Longshore Workers Seek New Contract Print E-mail

The Journal of Commerce Online - News Story

Joseph Bonney | Sep 30, 2009

Talks go into the night Tuesday, resume Wednesday morning

Negotiators for the International Longshoremen’s Association and ILA employers met in small groups Tuesday holding discussions into the night. Talks resumed Wednesday morning in pursuit of a new contract aimed at assuring shippers that there won’t be a strike next year by 18,500 dockworkers in Atlantic and Gulf ports.

Details were unavailable on the substance of the negotiations. Any agreement would have to be voted on by wage-scale delegates and then approved in a referendum by union members before taking effect.

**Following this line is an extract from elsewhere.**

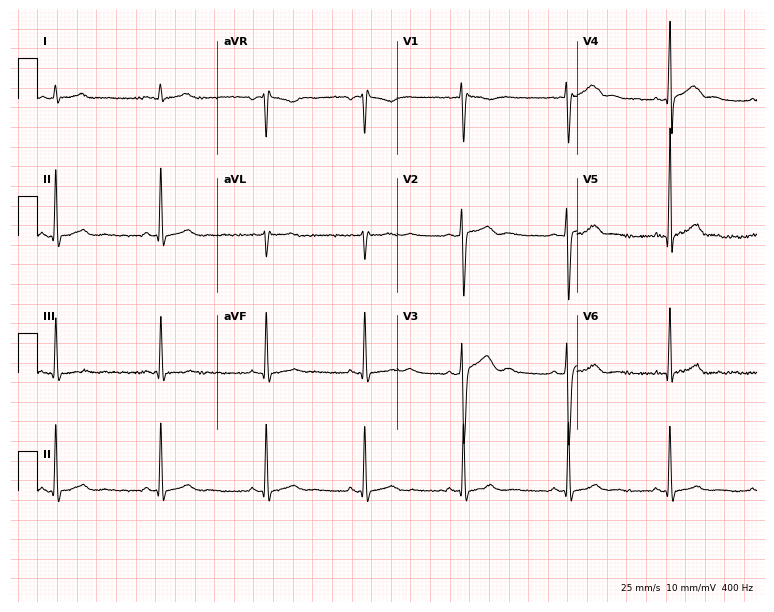
12-lead ECG (7.3-second recording at 400 Hz) from a 27-year-old man. Labelled as a normal ECG.

ILA President Richard Hughes called the union’s 200-member wage scale committee to Orlando this week for meetings with United States Management Alliance, which represents employers.

Hughes has hoped to win agreement on a new contract in advance of the Sept. 30, 2010, expiration of the current six-year agreement, in order to prevent shippers from diverting cargo to Canada, Mexico or the West Coast.

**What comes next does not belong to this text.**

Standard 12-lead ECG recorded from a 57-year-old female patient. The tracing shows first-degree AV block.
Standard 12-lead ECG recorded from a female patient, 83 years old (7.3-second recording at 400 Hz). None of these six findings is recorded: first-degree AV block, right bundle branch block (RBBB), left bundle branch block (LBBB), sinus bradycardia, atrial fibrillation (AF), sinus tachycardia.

ILA wage scale delegates rejected a proposal earlier this month for a two-year contract extension that would have raised starting pay, narrowed the gap between ILA wage tiers by raising newer workers’ pay, and removed a cap on carrier contributions to royalty funds.

Union opponents of the deal complained that it failed to restrict the use of computer-based technology at terminals and would have delayed by one year a pay raise scheduled to take effect Thursday, the start of the current contract’s final year. USMX Chairman James Capo said management would not accept restrictions on the technology needed to improve port productivity.